Consider the topology on $\mathbb R$ in which the open sets are $\varnothing,\mathbb R$ and $(a,\infty)$ such that $a\geq 0$.

Is this a topology?

$\varnothing$ and $\mathbb R$ are open.

If we take $(a,\infty)$ and $(b,\infty)$ with $a,b\geq 0$ without loss of generality $a<b$ and so $(a,\infty) \cap (b,\infty) = (b,\infty)$. If one of the intersecands is $\mathbb R$ or $\varnothing$ it is easy. When one of the intersecands is $\mathbb R$ or $\varnothing$ the situation is easy.

The union of an arbitraty union of sets is only interesting when none of the sets are $\varnothing$ or $\mathbb R$ and in that case if the intervals are $(a_i,\infty)$ our union is $(\inf a_i, \infty)$ which is also open.

This set is connected because there is right-interval such that its complement is also open.

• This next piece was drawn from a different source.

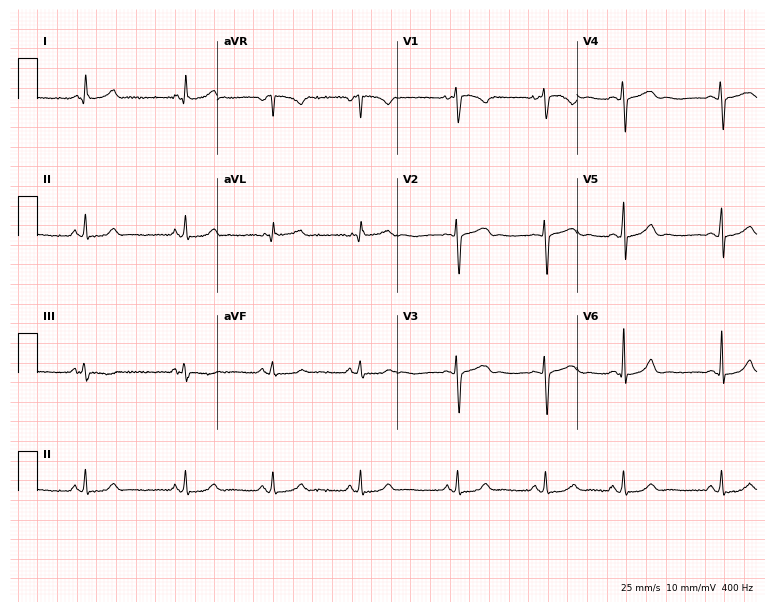
Standard 12-lead ECG recorded from a 21-year-old female (7.3-second recording at 400 Hz). Read as a normal ECG.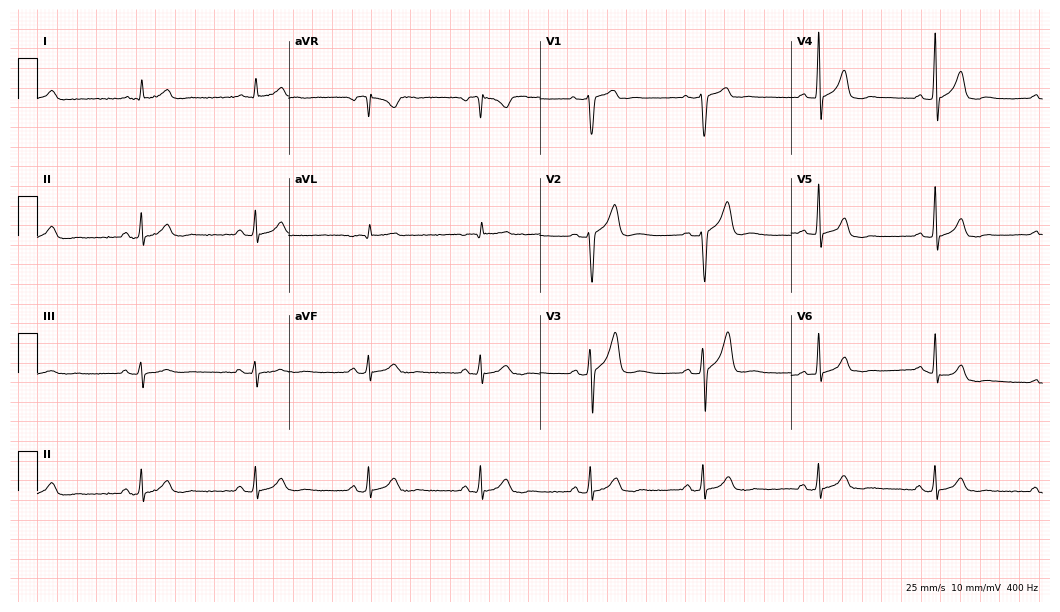
ECG — a man, 53 years old. Labelled as a normal ECG.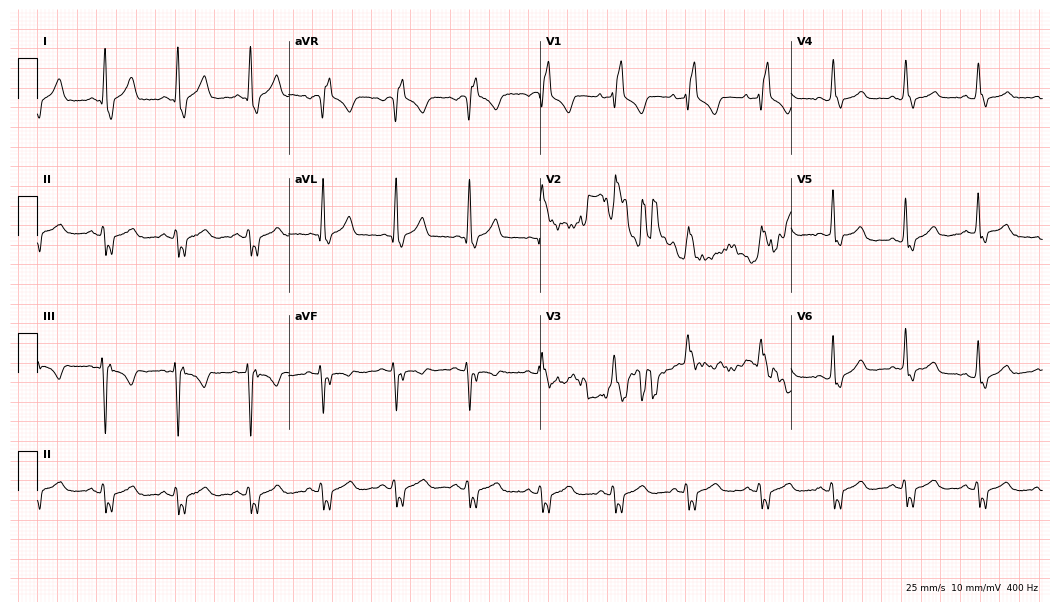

Now consider the bijection $f: \mathbb R \rightarrow \mathbb R$ given by $f(x) = (x-1)$. Notice that the preimage of the interval $(a,\infty)$ with $a\geq 1$. is the interval $(a+1,\infty)$ which is also open. hence the function is continuous. However, the function is not open as $f((0,\infty)) = (-1,\infty)$ which is not open.